Goal of the exercise –
For each record here, output an exact copy.

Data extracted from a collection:

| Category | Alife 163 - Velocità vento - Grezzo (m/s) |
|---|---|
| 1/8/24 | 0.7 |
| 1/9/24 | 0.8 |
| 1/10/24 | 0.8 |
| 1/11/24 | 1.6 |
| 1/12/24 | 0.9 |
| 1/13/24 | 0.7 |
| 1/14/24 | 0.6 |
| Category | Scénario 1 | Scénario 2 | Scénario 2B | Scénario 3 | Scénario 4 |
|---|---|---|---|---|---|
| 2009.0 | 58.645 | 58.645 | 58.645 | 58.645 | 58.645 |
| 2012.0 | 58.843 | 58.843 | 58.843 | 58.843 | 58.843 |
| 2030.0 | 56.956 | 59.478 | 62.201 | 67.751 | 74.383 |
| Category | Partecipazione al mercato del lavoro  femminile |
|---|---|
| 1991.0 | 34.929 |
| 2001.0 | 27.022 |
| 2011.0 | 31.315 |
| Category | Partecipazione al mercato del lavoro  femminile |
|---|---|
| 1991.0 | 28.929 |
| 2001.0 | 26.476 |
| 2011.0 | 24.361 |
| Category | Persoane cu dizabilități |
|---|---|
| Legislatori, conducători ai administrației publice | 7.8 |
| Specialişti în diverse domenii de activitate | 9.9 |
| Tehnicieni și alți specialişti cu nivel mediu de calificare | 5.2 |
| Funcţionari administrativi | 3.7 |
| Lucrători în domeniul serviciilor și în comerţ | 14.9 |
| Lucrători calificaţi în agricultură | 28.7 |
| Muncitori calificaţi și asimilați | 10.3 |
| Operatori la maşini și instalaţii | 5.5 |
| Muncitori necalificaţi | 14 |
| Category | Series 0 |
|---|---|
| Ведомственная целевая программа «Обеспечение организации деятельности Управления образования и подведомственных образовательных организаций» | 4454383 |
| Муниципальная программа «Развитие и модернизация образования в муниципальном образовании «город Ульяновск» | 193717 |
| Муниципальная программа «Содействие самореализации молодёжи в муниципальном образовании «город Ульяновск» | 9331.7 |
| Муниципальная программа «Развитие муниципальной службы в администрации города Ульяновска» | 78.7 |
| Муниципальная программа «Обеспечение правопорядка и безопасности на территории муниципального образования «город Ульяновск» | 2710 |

Solution to the problem –
| Category | Alife 163 - Velocità vento - Grezzo (m/s) |
|---|---|
| 1/8/24 | 0.7 |
| 1/9/24 | 0.8 |
| 1/10/24 | 0.8 |
| 1/11/24 | 1.6 |
| 1/12/24 | 0.9 |
| 1/13/24 | 0.7 |
| 1/14/24 | 0.6 |
| Category | Scénario 1 | Scénario 2 | Scénario 2B | Scénario 3 | Scénario 4 |
|---|---|---|---|---|---|
| 2009.0 | 58.645 | 58.645 | 58.645 | 58.645 | 58.645 |
| 2012.0 | 58.843 | 58.843 | 58.843 | 58.843 | 58.843 |
| 2030.0 | 56.956 | 59.478 | 62.201 | 67.751 | 74.383 |
| Category | Partecipazione al mercato del lavoro  femminile |
|---|---|
| 1991.0 | 34.929 |
| 2001.0 | 27.022 |
| 2011.0 | 31.315 |
| Category | Partecipazione al mercato del lavoro  femminile |
|---|---|
| 1991.0 | 28.929 |
| 2001.0 | 26.476 |
| 2011.0 | 24.361 |
| Category | Persoane cu dizabilități |
|---|---|
| Legislatori, conducători ai administrației publice | 7.8 |
| Specialişti în diverse domenii de activitate | 9.9 |
| Tehnicieni și alți specialişti cu nivel mediu de calificare | 5.2 |
| Funcţionari administrativi | 3.7 |
| Lucrători în domeniul serviciilor și în comerţ | 14.9 |
| Lucrători calificaţi în agricultură | 28.7 |
| Muncitori calificaţi și asimilați | 10.3 |
| Operatori la maşini și instalaţii | 5.5 |
| Muncitori necalificaţi | 14 |
| Category | Series 0 |
|---|---|
| Ведомственная целевая программа «Обеспечение организации деятельности Управления образования и подведомственных образовательных организаций» | 4454383 |
| Муниципальная программа «Развитие и модернизация образования в муниципальном образовании «город Ульяновск» | 193717 |
| Муниципальная программа «Содействие самореализации молодёжи в муниципальном образовании «город Ульяновск» | 9331.7 |
| Муниципальная программа «Развитие муниципальной службы в администрации города Ульяновска» | 78.7 |
| Муниципальная программа «Обеспечение правопорядка и безопасности на территории муниципального образования «город Ульяновск» | 2710 |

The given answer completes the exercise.